The problem is that most traits don’t even have 95% coverage of the group. Also people don’t fully identify with the members of any specific group.
The first issue is that you are insulting the person. If I tell someone I am from X or my age is Y and they would assume that I am or am not religious or are or are not married based on the majority of those groups, even if that is the case, I would take that as an insult, and many people (not all), will, and justifiably so.
In most cases you don’t know why a person would make the specific assumptions that they do on you and often you assume the worst case (stereotyping, which is exactly what this is).
Here is another problem: most people belong to many groups, so lets say you know age, gender and if someone is a gamer or not.
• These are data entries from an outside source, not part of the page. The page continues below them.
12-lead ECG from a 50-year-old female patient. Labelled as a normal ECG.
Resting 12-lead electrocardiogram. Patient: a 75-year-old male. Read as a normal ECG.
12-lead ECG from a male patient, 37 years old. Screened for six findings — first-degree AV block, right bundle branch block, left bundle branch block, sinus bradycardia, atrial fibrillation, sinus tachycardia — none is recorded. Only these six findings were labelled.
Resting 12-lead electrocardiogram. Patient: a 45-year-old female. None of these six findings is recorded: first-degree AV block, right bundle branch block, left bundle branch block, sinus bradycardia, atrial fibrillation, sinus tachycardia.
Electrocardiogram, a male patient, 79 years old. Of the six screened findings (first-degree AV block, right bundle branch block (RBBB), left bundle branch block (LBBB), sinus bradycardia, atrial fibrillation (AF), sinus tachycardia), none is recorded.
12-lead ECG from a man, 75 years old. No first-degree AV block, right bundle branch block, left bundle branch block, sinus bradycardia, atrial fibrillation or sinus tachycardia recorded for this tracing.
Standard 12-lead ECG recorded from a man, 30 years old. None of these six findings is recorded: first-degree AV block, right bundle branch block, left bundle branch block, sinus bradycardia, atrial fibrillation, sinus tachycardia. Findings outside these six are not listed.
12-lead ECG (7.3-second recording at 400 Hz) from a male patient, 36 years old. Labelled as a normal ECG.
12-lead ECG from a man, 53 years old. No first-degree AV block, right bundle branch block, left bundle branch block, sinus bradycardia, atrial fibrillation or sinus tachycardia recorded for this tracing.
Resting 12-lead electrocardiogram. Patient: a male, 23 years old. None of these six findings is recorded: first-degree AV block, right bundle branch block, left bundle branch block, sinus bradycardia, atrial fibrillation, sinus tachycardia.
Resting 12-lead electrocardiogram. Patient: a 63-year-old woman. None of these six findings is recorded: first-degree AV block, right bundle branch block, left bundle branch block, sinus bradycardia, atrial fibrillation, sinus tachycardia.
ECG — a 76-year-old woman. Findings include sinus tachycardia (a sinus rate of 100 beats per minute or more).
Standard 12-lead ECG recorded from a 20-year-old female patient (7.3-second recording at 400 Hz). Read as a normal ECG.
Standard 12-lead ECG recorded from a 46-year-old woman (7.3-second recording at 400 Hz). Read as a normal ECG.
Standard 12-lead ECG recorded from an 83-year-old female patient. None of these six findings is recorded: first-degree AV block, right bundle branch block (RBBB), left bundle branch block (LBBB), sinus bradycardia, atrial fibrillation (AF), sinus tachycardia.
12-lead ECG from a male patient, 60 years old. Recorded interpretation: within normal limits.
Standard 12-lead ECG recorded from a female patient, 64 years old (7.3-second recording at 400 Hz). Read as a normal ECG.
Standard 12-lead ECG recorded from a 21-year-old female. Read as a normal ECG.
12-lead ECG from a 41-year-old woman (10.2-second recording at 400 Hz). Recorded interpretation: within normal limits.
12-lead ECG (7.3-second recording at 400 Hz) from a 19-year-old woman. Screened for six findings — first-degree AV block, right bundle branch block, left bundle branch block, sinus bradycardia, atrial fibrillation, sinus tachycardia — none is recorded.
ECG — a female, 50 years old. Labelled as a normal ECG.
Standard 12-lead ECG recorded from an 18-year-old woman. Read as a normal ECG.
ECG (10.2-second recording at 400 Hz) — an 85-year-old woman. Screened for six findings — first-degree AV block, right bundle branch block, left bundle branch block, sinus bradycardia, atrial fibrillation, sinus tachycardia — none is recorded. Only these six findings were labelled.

Now some trait may be more likely with gamers and the same one can be less likely with females, if you meet a gamer girl, how do you know the attribute of which group will dominate?
The last problem which I mentioned before is this: you don’t usually assume just one trait, you assume several, in which case you are bound to be wrong with some at a very high rate even if the coverage is as high as 95% of the members of a group.
Yes and no. I see more fights about whether this or that group is welcome to shelter under the “queer” umbrella than I see actual conflict between different finely divided sexual minorities. So I don’t think it has quite the right impact of Balkanization.
But I don’t think it’s sustainable, either. Most of the folks who sit comfortably in one of the cis categories aren’t going to spend the mental energy to keep track of all the classifications. The Kinsey scale has survived in large part because it is simple, and even so, there are a lot of complaints about the invisibility of bisexuals. So it seems to impose more overhead than a lot of people are willing to deal with.